There are a number of other vegetables that belong in the Cruciferous Vegetables group but Rocket and Broccoli are my faves and I have begun to incorporate them into my daily diet.

Ginger Honey Salmon and Roast Vegetables Bowl

This Ginger Honey Salmon and Roast Vegetables Bowl is the perfect feel good meal for lazy days. In essence it is a recipe that requires little effort. We all know that salmon is really good for us but it isn't my favourite fish and so admittedly I eat it very rarely! So you know this has got to be good if it has been on repeat for the last few weeks.

Course Lunch
Cuisine Chinese
Prep Time 5 minutes
Cook Time 15 minutes
Total Time 20 minutes
Servings 2

Ingredients

Salmon

  • 2 Salmon Fillets
  • 2 tbsp Sesame Oil
  • 100 grams Honey Roughly 4 heaped tbsp
  • 2 tbsp Chilli Sauce I use Sambal Olek
  • 2 tbsp Soy Sauce
  • 1/2 inch Ginger Crushed
  • 2 cloves Garlic Crushed
  • 1 tbsp Lemon Juice

Tender Stem Broccoli and Asparagus

  • 1 tbsp Butter
  • 8 Tenderstem Broccoli
  • 8 Asparagus Tips Ends chopped
  • 1 clove Garlic crushed
  • Juice Half Lemon
  • Salt and Pepper

Onions, Peppers and Mushrooms

  • 1 tbsp Oil
  • 1/2 Onion Diced
  • 1 clove Garlic crushed
  • 20 Button Mushrooms Sliced in 1/4 cm slices
  • 1 Red or Yellow Pepper Sliced into strips
  • Salt and Pepper

Instructions

Salmon

  1. Preheat oven to 200 degrees C/Gas Mark 6. 

  2. Pat dry the salmon, then add to a large bowl with all the ingredients listed under salmon. 

  3. Cook for 10 - 15 minutes until flaky. Time is dependent on thickness of fish. 

Asparagus and Broccoli

  1. Meanwhile, heat a large frying pan over medium high heat and add the butter. 

  2. When it has melted, stir in the garlic and add the tenderstem broccoli and asparagus. Cover the pan and cook for about 2 - 3 minutes.

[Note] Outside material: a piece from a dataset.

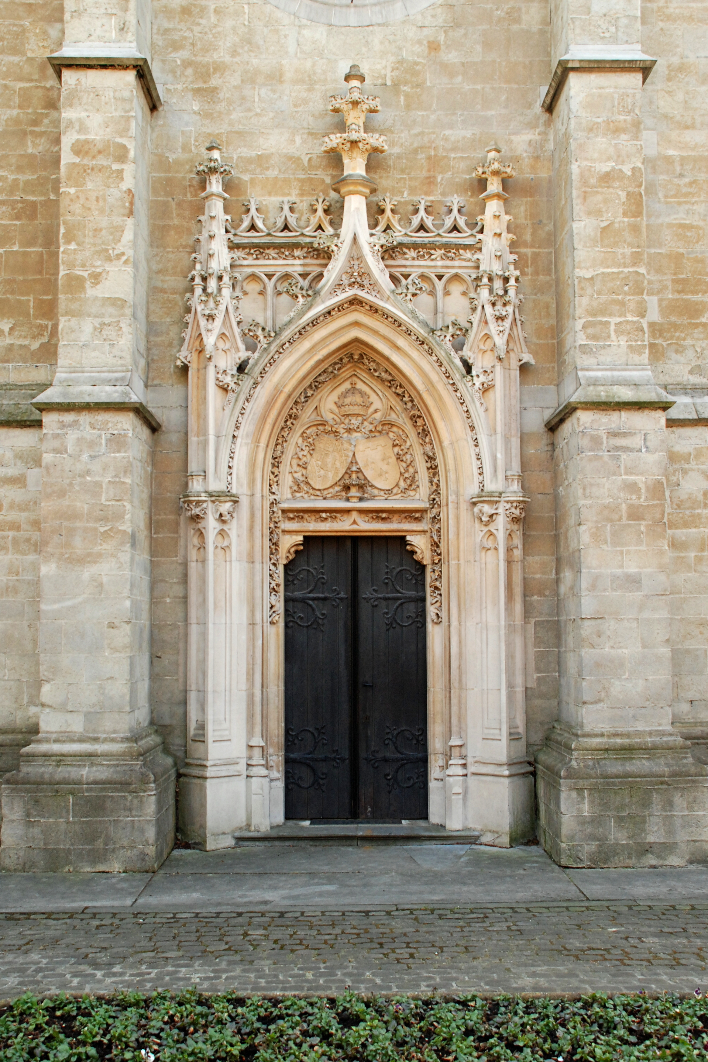 Belgique - Bruxelles - Ancienne église Notre-Dame de Laeken (gothique 13e siècle)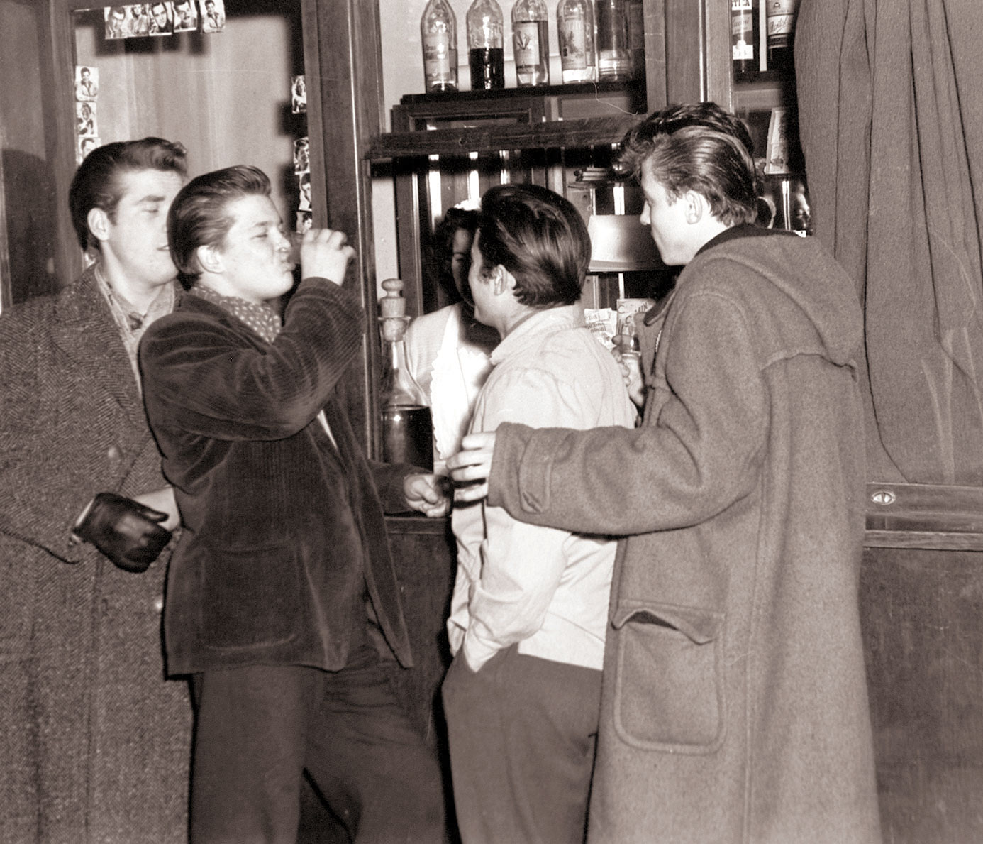 Bife pri grajskem kinu.

  3. Add the lemon juice. Season with salt and pepper and toss to combine. 

Onions, Peppers and Mushrooms

  1. Heat oil in a small pan over high heat. Add the onions and cook for 7 - 8 minutes until golden brown. 

  2. Stir in the garlic and mushrooms cook for a further 7 - 8 minutes.

  3. Add the peppers and cook for a further 10 minutes and then season.

Assemble

  1. Add the Salmon and Veg to a bowl and serve with rice.